Input material ▸
------------------------------------------------

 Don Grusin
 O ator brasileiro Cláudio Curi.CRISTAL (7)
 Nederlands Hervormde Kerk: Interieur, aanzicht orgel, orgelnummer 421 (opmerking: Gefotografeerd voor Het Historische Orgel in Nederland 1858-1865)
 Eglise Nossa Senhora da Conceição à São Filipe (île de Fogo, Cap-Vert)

------------------------------------------------

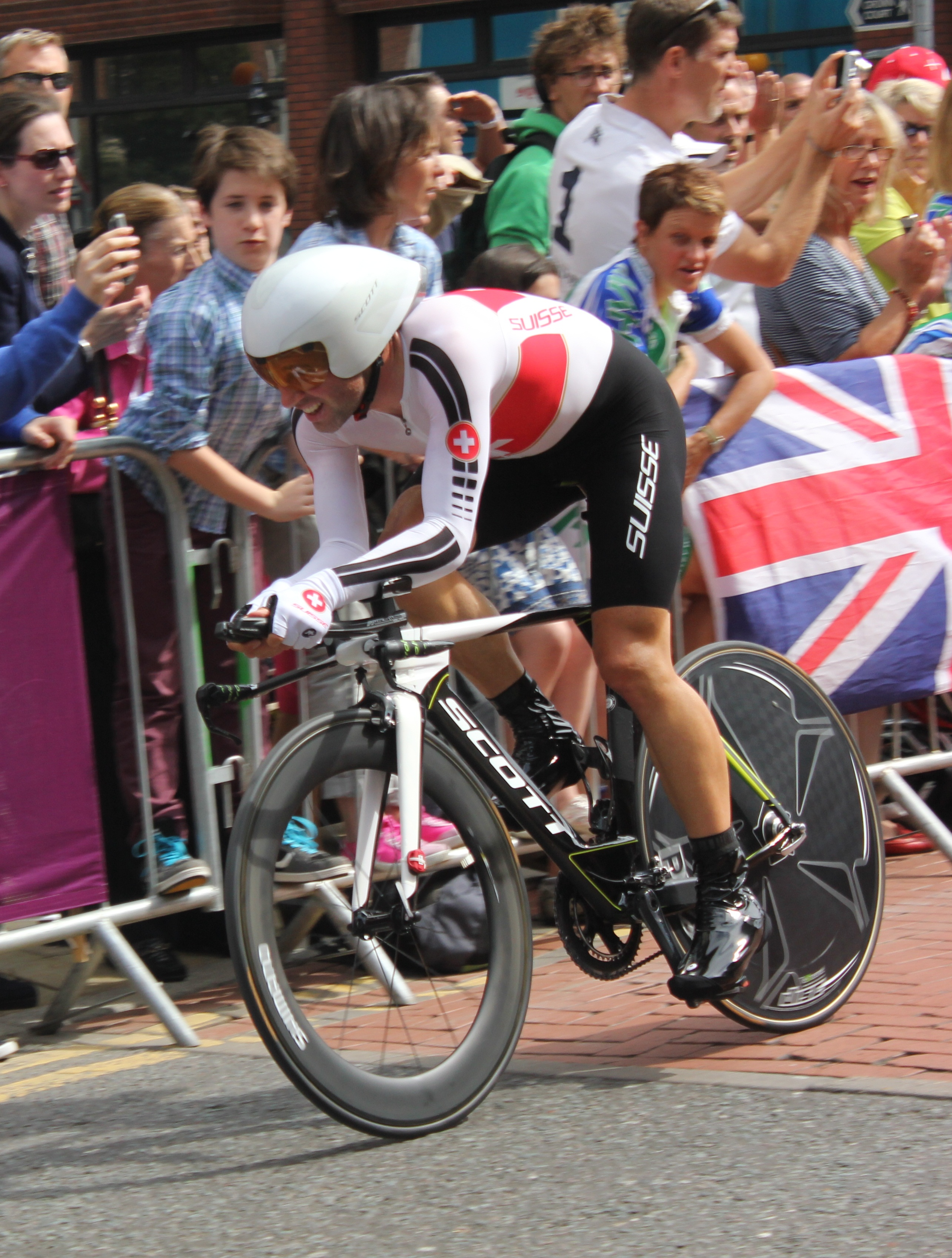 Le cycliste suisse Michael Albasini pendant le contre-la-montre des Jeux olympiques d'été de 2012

------------------------------------------------

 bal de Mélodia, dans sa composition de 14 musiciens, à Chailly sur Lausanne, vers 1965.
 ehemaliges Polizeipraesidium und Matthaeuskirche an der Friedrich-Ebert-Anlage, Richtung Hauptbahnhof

------------------------------------------------

Assignment ▸
When you reach the line holding "Nederlands Hervormde Kerk: Interieur, aanzicht" in the records above, begin reproducing exactly, stop after the line holding "Eglise Nossa Senhora", and output nothing else.

Result of the task ▸
 Nederlands Hervormde Kerk: Interieur, aanzicht orgel, orgelnummer 421 (opmerking: Gefotografeerd voor Het Historische Orgel in Nederland 1858-1865)
 Eglise Nossa Senhora da Conceição à São Filipe (île de Fogo, Cap-Vert)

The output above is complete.